Of the three antennas, two are for receiving and one is for transmitting. Two are used on the receive side so that the base station can compare signals and select the best antenna for each user within the cell. The transmitting antenna is usually placed between the two receiving antennas. Even though the receive frequency is different from the transmit frequency, the antennas are separated by several meters because of the large difference in power levels.
Under the tower is usually a small building that houses the electronics. To transmit calls, the base station requires a powerful transmitting amplifier to generate strong signals. This “power amplifier” is linked to the transmitting antenna by a length of cable. Connected by cable to the receiving antenna are low-noise amplifiers that can detect the weak incoming signal and separate it from any background noise that is present.
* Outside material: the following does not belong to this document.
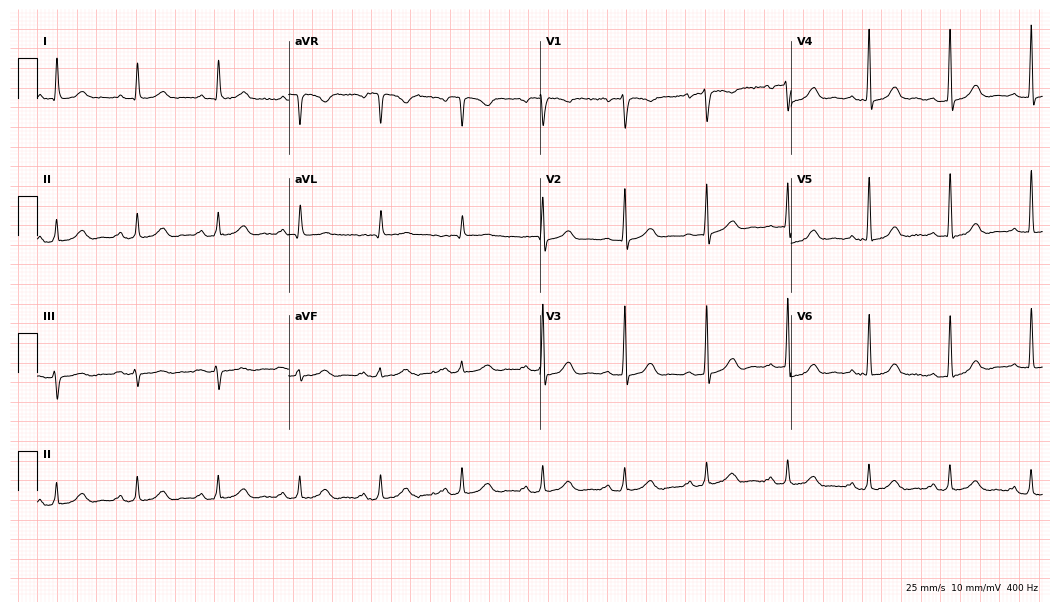
12-lead ECG from a male, 77 years old. Screened for six findings — first-degree AV block, right bundle branch block, left bundle branch block, sinus bradycardia, atrial fibrillation, sinus tachycardia — none is recorded. Only these six findings were labelled.

A bank of electronic circuits called the transceiver card rack connects to the low noise and power amplifiers, and converts their radio signals into digital signals, and vice versa. The transceiver is connected to the electronic switching device that routes calls between the base station and the main phone system. Elsewhere in the base station are supporting components such as the base station controller, which is like a computer that monitors and controls various functions so that a person does not have to be present to operate the station. An AC/DC rectifier system converts AC power supplied by the power company to DC power that is needed by the electronic circuits. Most base stations also have a backup DC power system that looks like a dozen or so car batteries connected together. If the AC power fails due to a blackout, the battery backup switches on to keep calls connected.